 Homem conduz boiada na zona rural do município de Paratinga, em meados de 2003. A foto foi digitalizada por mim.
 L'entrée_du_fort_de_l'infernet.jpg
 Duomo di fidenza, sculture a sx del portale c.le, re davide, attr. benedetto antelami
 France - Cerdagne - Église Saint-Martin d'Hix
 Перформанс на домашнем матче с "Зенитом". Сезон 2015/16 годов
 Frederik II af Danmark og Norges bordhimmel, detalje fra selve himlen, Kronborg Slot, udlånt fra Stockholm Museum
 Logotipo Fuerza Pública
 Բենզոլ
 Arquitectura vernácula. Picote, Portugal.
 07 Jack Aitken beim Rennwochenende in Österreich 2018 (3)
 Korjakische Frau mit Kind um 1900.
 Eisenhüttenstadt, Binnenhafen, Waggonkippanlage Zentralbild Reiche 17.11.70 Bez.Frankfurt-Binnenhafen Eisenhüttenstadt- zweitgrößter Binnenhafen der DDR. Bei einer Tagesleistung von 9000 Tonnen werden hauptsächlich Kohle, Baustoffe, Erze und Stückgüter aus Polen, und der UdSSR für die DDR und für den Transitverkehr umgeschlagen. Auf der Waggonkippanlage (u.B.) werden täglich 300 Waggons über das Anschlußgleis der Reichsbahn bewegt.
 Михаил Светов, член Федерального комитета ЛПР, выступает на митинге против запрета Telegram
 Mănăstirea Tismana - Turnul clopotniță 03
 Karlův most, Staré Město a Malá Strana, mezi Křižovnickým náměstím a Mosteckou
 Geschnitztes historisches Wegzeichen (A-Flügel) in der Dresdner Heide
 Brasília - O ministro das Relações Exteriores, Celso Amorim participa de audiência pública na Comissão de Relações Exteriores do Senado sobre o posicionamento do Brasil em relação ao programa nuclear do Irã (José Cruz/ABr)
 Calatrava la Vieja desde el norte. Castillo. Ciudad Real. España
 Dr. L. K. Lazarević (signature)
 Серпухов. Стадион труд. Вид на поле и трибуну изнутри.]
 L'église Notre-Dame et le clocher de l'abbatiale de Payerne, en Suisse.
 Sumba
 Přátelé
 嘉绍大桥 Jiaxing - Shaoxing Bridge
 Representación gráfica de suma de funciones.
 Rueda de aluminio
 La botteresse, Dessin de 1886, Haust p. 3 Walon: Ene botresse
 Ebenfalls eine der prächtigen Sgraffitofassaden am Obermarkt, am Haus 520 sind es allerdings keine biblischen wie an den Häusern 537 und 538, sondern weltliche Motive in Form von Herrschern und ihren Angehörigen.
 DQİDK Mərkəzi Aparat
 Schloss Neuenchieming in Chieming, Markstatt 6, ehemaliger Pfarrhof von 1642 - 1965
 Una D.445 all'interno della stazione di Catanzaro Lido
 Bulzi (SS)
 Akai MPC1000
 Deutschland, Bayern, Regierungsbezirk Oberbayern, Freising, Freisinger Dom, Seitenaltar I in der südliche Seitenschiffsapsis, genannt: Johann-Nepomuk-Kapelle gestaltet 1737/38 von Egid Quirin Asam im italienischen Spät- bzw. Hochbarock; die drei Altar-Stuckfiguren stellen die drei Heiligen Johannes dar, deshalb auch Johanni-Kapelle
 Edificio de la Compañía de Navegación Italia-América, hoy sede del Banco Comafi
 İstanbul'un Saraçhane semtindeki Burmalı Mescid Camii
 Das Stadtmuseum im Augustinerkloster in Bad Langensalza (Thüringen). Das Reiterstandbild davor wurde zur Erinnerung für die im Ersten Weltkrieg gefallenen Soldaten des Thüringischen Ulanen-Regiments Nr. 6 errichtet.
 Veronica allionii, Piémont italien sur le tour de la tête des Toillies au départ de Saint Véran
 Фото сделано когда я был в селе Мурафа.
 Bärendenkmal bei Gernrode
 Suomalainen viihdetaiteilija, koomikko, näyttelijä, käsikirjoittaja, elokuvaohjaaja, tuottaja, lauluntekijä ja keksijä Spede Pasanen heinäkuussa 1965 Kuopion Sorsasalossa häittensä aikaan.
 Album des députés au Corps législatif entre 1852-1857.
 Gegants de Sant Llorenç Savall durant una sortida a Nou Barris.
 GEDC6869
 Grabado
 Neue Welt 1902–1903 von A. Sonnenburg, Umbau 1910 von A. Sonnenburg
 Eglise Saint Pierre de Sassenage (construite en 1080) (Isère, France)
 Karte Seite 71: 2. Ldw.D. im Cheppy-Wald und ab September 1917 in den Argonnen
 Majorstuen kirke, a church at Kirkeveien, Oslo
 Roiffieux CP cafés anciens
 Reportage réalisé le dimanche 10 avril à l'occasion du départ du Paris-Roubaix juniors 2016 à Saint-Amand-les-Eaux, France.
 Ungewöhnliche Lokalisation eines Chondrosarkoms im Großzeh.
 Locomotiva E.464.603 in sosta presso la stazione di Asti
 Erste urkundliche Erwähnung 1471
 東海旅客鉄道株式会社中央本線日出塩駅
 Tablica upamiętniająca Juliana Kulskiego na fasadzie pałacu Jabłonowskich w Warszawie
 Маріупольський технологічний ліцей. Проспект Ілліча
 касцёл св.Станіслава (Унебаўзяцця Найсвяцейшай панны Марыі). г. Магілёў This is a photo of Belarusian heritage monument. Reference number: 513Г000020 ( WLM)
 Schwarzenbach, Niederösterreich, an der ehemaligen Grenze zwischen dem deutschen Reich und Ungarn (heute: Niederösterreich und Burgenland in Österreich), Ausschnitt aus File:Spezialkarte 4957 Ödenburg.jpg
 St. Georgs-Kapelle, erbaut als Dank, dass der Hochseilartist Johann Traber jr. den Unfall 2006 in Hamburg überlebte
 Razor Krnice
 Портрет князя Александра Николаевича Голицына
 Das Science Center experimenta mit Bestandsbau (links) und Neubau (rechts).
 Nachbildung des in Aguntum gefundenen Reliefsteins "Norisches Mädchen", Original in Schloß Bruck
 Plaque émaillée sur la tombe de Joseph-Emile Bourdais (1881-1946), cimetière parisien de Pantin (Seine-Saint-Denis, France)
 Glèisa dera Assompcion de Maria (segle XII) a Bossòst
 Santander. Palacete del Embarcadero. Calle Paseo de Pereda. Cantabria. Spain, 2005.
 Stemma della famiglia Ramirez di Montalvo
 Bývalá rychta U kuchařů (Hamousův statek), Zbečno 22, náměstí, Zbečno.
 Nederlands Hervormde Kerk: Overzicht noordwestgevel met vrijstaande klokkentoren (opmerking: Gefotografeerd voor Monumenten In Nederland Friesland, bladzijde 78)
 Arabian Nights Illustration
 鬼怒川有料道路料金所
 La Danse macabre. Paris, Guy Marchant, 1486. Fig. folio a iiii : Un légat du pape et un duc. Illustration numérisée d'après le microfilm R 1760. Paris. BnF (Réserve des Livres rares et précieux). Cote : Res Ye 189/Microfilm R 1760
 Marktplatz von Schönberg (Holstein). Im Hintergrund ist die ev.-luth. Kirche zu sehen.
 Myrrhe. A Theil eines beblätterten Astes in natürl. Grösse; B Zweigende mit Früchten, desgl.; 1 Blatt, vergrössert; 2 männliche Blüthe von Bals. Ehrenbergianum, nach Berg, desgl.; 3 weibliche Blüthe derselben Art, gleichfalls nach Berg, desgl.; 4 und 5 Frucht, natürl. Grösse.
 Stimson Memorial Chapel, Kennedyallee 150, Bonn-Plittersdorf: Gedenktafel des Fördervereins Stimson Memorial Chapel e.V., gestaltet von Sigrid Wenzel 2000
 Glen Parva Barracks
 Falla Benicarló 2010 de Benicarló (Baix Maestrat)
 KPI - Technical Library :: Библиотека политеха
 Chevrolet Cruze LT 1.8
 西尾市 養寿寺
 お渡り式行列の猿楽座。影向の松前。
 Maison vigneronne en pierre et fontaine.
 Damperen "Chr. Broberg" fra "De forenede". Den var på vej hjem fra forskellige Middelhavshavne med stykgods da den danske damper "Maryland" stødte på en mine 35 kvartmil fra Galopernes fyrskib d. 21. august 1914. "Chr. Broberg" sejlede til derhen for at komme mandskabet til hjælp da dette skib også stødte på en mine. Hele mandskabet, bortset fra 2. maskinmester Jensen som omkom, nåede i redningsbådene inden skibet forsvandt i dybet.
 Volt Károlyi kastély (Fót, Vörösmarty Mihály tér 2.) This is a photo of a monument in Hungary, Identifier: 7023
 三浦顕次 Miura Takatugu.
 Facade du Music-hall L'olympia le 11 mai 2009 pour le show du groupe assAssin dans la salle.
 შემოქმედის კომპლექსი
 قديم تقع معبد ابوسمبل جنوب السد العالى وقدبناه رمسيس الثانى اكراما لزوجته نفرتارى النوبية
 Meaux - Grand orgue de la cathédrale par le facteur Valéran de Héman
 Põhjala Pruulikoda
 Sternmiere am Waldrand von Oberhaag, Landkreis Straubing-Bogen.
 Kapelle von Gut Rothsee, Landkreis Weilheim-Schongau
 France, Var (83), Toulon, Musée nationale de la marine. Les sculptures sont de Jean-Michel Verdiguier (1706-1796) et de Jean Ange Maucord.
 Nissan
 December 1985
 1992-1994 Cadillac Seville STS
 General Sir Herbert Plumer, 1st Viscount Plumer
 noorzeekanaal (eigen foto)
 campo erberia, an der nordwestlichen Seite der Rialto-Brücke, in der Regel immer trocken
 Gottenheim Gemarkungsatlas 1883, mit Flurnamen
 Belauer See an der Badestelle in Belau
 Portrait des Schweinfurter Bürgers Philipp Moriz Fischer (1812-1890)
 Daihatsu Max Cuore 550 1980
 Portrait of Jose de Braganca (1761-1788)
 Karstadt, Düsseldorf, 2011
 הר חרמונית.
================
→ **Aim of the task**:
Show every line from the listing above in which the string "Saint" appears.

→ **Task result**:
 France - Cerdagne - Église Saint-Martin d'Hix
 Veronica allionii, Piémont italien sur le tour de la tête des Toillies au départ de Saint Véran
 Eglise Saint Pierre de Sassenage (construite en 1080) (Isère, France)
 Reportage réalisé le dimanche 10 avril à l'occasion du départ du Paris-Roubaix juniors 2016 à Saint-Amand-les-Eaux, France.
 Plaque émaillée sur la tombe de Joseph-Emile Bourdais (1881-1946), cimetière parisien de Pantin (Seine-Saint-Denis, France)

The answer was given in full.